In logit, probit, and other nonlinear models, raw coefficients do not represent marginal effects on the outcome. The effect of a unit change in X depends on both the coefficient and the probability/density evaluated at specific covariate values.
Calculate marginal effects at the mean (MEM) and average marginal effects (AME) for a few key variables. Use plots to show how predicted probabilities change across the range of X.
In a linear regression model, the coefficient β on a variable X has a clean interpretation: a one-unit increase in X shifts the predicted outcome by exactly β, regardless of where X starts, who the observation is, or what other variables look like. This constant-effect property is what makes linear regression coefficients so easy to communicate. Nonlinear models like logit and probit, which you studied as prerequisites, trade away this simplicity in exchange for a more appropriate model of binary outcomes — and the price is that interpretation requires an extra step.
In a logit model, the coefficient β on X tells you how much the log-odds (the log of the probability of success divided by the probability of failure) changes for a one-unit increase in X. The log-odds scale is linear in the parameters, which is why maximum likelihood estimation works cleanly. But log-odds are not probabilities, and the translation from log-odds to probabilities is nonlinear — it runs through the logistic function, which produces the familiar S-shaped curve. This means the effect of X on the probability of success depends on where on the S-curve you are sitting.
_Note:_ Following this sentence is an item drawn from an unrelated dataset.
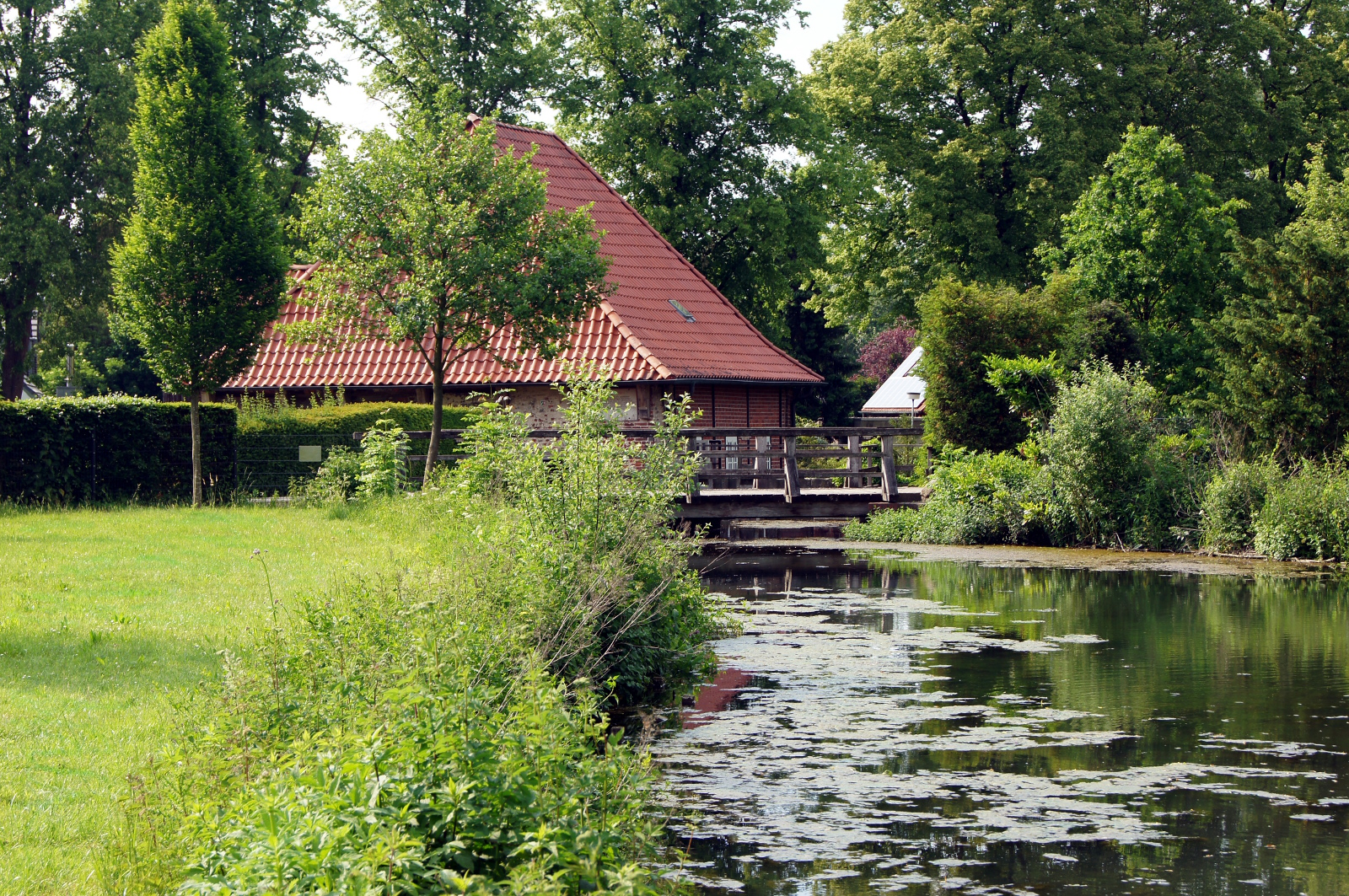 Die Bischofsmühle in Coesfeld mit dem angestauten Honigbach.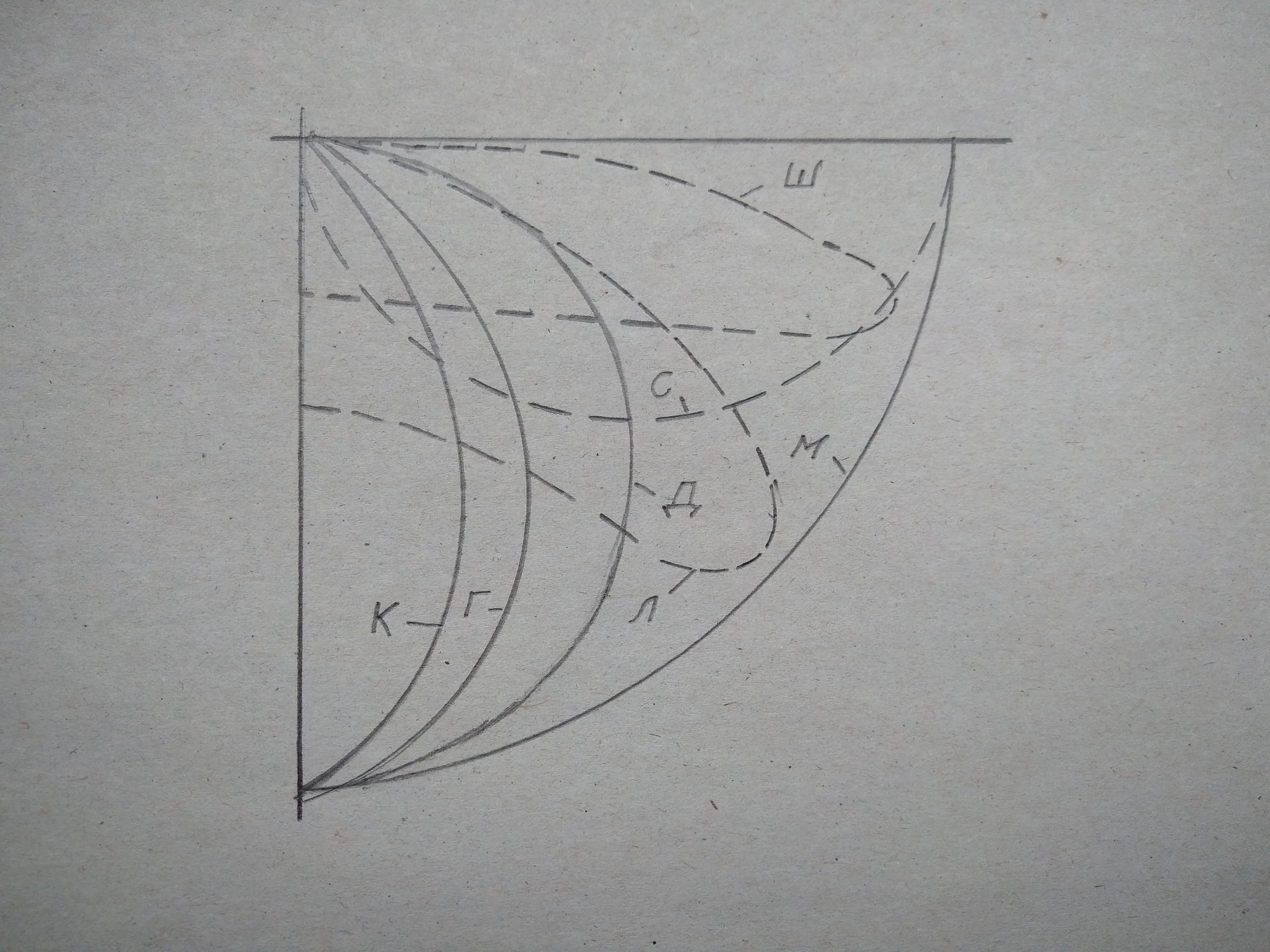 Намальовано олівцем

Near the tails (very high or very low predicted probabilities), the curve is nearly flat, so a coefficient of 0.5 on X translates into a very small probability change. Near the middle of the curve (baseline probability around 0.5), the same coefficient translates into a much larger probability change.
This is why raw logit or probit coefficients should never be directly interpreted as probability effects. Instead, economists compute marginal effects — the derivative of the predicted probability with respect to X, evaluated at specific covariate values. Two approaches are standard. Marginal effects at the mean (MEM) evaluate the derivative at the sample mean of each covariate: you plug in the average age, average income, average education level, and compute the probability change for a one-unit shift in X at that hypothetical "average" individual. Average marginal effects (AME) compute the derivative for every observation in the sample using their actual covariate values, then average those individual effects. AME is generally preferred because the "average individual" may not represent anyone in the data — averages of many characteristics may not correspond to any real person.
Consider a concrete example: estimating the effect of years of education on the probability of voting. A logit coefficient of 0.2 on education means log-odds increase by 0.2 per year of education. But for someone currently at a 20% baseline voting probability, this might translate into a 3 percentage-point increase per year of education. For someone at a 70% baseline probability, the same coefficient might translate into only 1.5 percentage points. The AME across the full sample might be 2.2 percentage points — that is the number you would report and discuss. Discrete change effects extend this logic to dummy variables: for a binary X (e.g., college degree vs. no degree), you compute the change in predicted probability when X switches from 0 to 1, rather than taking a derivative. The same nonlinearity applies, reinforcing that no single number captures the "effect" of a variable — context always determines magnitude.